Such a value $d$ does not necessarily exist. For $J=(xy,xz)$ we have $(xyz)^{d-1} \notin J^d$ for any $d$. It’s even worse (but maybe a little degenerate) if $J$ is principal.
A necessary and sufficient condition for existence of such a $d$ is that the monomials generating $J$ don't have a common factor. To be explicit:
Proposition: Let $m_1,\dotsc,m_k \in R = \Bbbk[x_1,\dotsc,x_n]$ be square-free monomials, $J=(m_1,\dotsc,m_k)$. (We don't assume $k=n$, or that the monomials have the same degree.) There exists a $d$ such that $(x_1 \dotsm x_n)^{d-1} \in J^d$ if and only if for each $i=1,\dotsc,n$, there is (at least) one of the monomials $m_j$ such that $x_i$ does not appear in $m_j$.
Proof: As in the example above, if each $m_j$ is divisible by the same $x_i$ for some $i$, then every generator of $J^d$ is divisible by $x_i^d$, so $(x_1\dotsm x_n)^{d-1} \notin J^d$. Conversely, if the condition is met, then in the product of the generators $m_1 \dotsm m_k$, each variable $x_i$ appears at most $k-1$ times, so $m_1 \dotsm m_k$ divides $(x_1 \dotsm x_n)^{k-1}$, and $(x_1\dotsm x_n)^{k-1} \in J^k$, i.e., $d=k$ (the number of monomial generators) works. $\square$
For a square-free monomial $m$, let $\overline{m}$ be the set of variables that don't appear in $m$. So the condition above is that $\overline{m}_1 \cup \dotsb \cup \overline{m}_k = \{x_1,\dotsc,x_n\}$.
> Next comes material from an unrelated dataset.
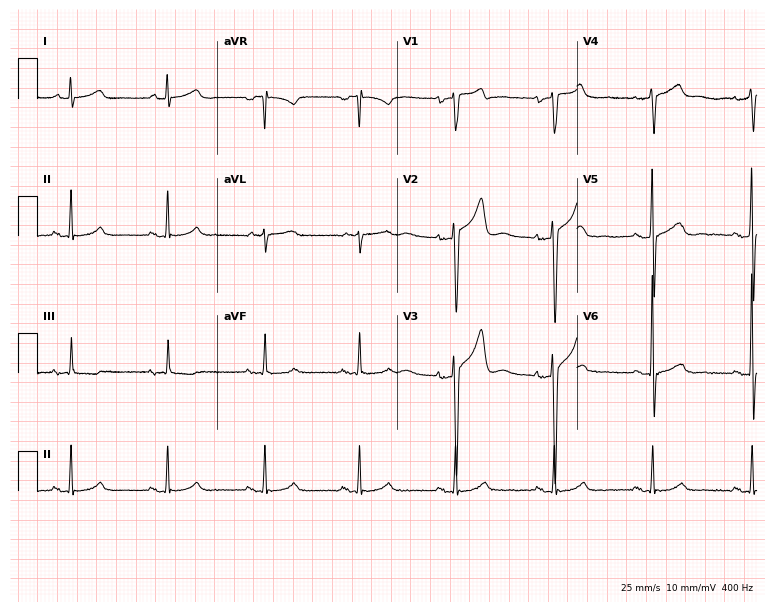
ECG (7.3-second recording at 400 Hz) — a 65-year-old male. Labelled as a normal ECG.

Proposition: With notation as above, $(x_1 \dotsm x_n)^{d-1} \in J^d$ if and only if there exist $j_1,\dotsc,j_d$ such that $\overline{m}_{j_1} \cup \dotsb \cup \overline{m}_{j_d} = \{x_1,\dotsc,x_n\}$.
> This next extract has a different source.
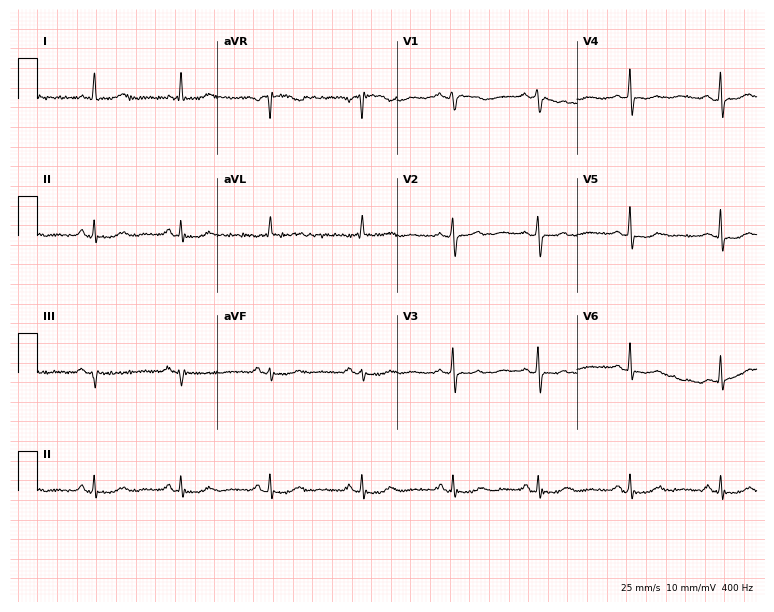
Electrocardiogram, a 55-year-old female patient. Of the six screened findings (first-degree AV block, right bundle branch block, left bundle branch block, sinus bradycardia, atrial fibrillation, sinus tachycardia), none is recorded.

Indeed in the product $m_{j_1} \dotsm m_{j_d}$ each variable is omitted from at least one factor, hence appears at most $d-1$ times. Conversely if $(x_1 \dotsm x_n)^{d-1}$ is divisible by a generator of $J^d$, say, $m_{j_1} \dotsm m_{j_d}$ (here there is no assumption of distinctness of factors), then each $x_i$ must be omitted from at least one of the $m_{j_\ell}$'s.
So the minimum $d$ that works is the same as the smallest size of a cover of the set of variables by the $\overline{m}$'s. I'm not a combinatorialist but it seems to me that such $d$ cannot be determined only from the sizes of the $\overline{m}$s and pairwise intersections. It must involve triple intersections, etc. If you only want a bound then I suppose: the size of $\overline{m}_1 \cup \dotsb \cup \overline{m}_d$ is greater than or equal to the sum of the sizes of the $\overline{m}$'s minus the sum of the sizes of pairwise intersections (baby Bonferroni inequality). So if $d$ works, every $m$ has degree $e$, and each two $m$'s have at least $f$ factors in common, then the pairwise intersections of $\overline{m}$s have size at least $n-2e+f$, so
$$
n \geq d(n-e) - \binom{d}{2}(n-2e+f),
$$
and you can solve this quadratic inequality for $d$ and see if that gives an at all useful bound. I hope it helps.
(Edit: The pairwise unions of $\overline{m}$s have size at most $n-f$, but I should have bounded the size of the pairwise intersections. Again, sorry any confusion.)